I’ve received some questions about mixing elliptical training and weight training in the same workout session. This is a technique I recommend in my eBook “Getting Started With Elliptical Training”. The idea is to get the best of both worlds — muscle-building along with cardio-conditioning/fat-burning. I really believe that just about everyone should partake in both forms of training.
Of course, having said that, there are times and situations when the cardio training can actually sabotage your goals. Particularly when that goal is to maximize muscular development. This is especially true for those of us who are categorized as “hard-gainers” when it comes to building muscle. You actually can make it very difficult on yourself if you’re trying to lift heavier and with more intensity and you’re still trying to fit in marathon cardio sessions. In this situation, you are better off cutting back on your cardio sessions while maximizing your weight training efforts.

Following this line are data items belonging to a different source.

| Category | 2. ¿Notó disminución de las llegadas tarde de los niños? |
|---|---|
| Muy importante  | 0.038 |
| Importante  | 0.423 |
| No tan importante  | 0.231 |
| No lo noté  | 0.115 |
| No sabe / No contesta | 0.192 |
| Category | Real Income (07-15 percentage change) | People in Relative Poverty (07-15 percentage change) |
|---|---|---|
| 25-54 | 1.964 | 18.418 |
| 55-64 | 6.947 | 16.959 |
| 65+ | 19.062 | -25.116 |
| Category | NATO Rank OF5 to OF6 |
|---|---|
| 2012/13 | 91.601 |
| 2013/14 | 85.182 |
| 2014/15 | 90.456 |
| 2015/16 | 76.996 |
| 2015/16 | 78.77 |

I certainly don’t advise cutting out your cardio workouts altogether during these periods — just cut back a bit. I’m also a firm believer in cycling your training throughout the year. It’s really difficult to go out on any type of training without some kind of break, be it weight lifting or cardio. As you become more advanced in your training you may want to add in 6-week cycles. Go all out with the emphasis on heavy weight lifting and scaling your cardio back to 3 shorter sessions per week. Preferably not during the same workout session as your weight training. Doing cardio right before jumping into a heavy weight lifting session will deplete your stored energy (glycogen) and will leave your energy store depeleted for your weight lfiting. It’s better to do your cardio on your off-days from lifting or during a different time during the day from your weight training. Keep your cardio sessions around 15-20 minutes.

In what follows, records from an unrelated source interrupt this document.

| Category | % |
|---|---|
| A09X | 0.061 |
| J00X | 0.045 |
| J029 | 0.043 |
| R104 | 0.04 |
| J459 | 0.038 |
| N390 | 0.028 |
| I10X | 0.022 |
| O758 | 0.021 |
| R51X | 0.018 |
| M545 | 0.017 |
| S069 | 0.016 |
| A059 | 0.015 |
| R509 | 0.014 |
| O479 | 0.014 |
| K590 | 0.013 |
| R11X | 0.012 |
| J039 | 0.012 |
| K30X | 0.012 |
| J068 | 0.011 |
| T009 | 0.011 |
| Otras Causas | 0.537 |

Your diet will also need to vary during these cycles. You’ll want to consume additional calories and also up your protein intake to provide the necessary amino acids for protein synthesis to repair damaged muscle fibers. Your carbohydrate intake will also need to be higher to replenish the glycogen stored in your muscle cells in order to fuel more demanding workouts.
Eight weeks is a general guideline for cycling your workouts. You need to listen to both your mind and your body to really let you know when the time is right to switch to the next phase of your training. It’s always a good idea to take a week off from the gym after a cycle to get the cob webs out and let your body rejuvenate itself. That way, you will be excited to return to the gym with a renewed sense of commitment and energy.
On the flip side, your cardio cycle will put the emphasis on refining the additional musclar bulk your added during the “bulking” cycle. Increase your cardio sessions to 4-5 times a week for between 30-60 minutes per session. Continue to lift, but drop the poundages substantially and increase the reps. This is also a good time to add in some isolation movements to bring out the definition in your muscles.
Like the seasons, your training will also go through the ebb and flow of changing rythms. Embrace the variety and you’ll keep yourself fresh and continually improving.